Work order | For the data below, retype word for word the lines from the one containing "Cocullo 2012" through the one containing "Collectie / Archief"; drop the pictures.

Material for this exercise |
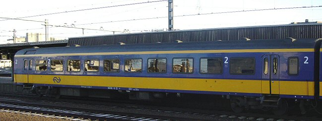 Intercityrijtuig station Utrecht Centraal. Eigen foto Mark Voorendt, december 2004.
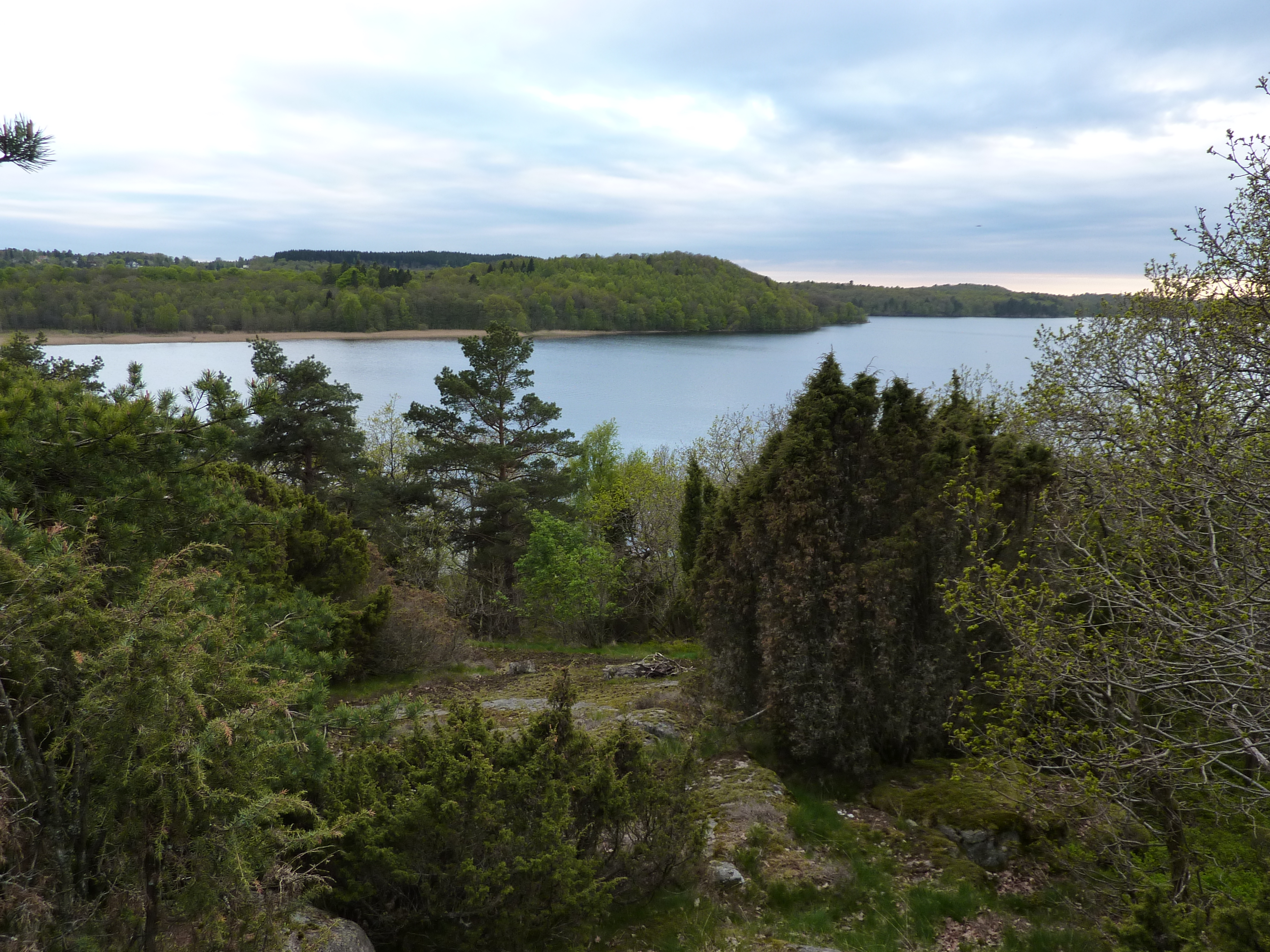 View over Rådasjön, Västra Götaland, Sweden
...
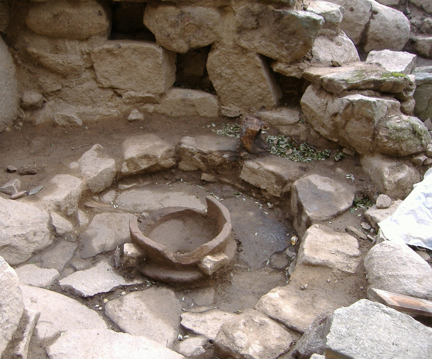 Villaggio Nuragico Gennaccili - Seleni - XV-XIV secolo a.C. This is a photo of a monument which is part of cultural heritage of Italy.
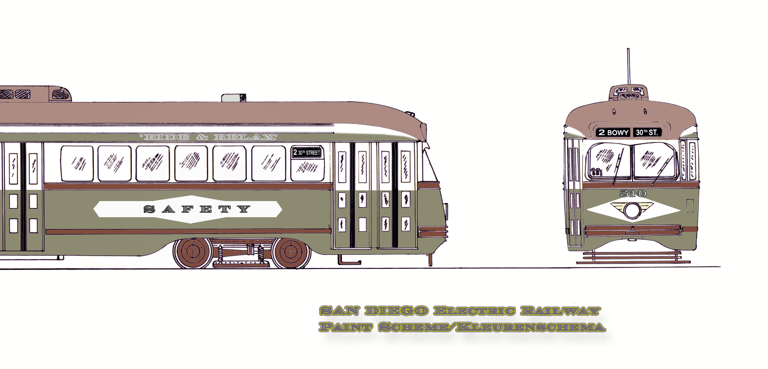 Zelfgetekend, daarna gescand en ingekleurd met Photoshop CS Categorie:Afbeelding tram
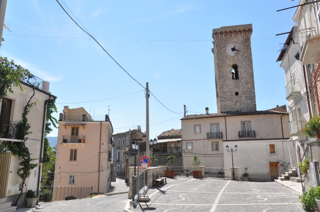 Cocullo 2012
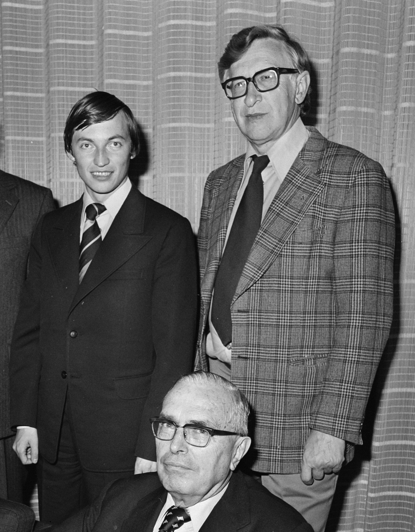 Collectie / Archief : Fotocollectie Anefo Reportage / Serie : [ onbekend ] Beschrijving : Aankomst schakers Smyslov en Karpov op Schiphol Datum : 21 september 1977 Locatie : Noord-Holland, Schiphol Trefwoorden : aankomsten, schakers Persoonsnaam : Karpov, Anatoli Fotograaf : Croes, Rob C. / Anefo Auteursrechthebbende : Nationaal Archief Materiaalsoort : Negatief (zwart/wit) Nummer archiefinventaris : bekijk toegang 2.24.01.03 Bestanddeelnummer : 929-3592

Exercise solution |
 Cocullo 2012
 Collectie / Archief : Fotocollectie Anefo Reportage / Serie : [ onbekend ] Beschrijving : Aankomst schakers Smyslov en Karpov op Schiphol Datum : 21 september 1977 Locatie : Noord-Holland, Schiphol Trefwoorden : aankomsten, schakers Persoonsnaam : Karpov, Anatoli Fotograaf : Croes, Rob C. / Anefo Auteursrechthebbende : Nationaal Archief Materiaalsoort : Negatief (zwart/wit) Nummer archiefinventaris : bekijk toegang 2.24.01.03 Bestanddeelnummer : 929-3592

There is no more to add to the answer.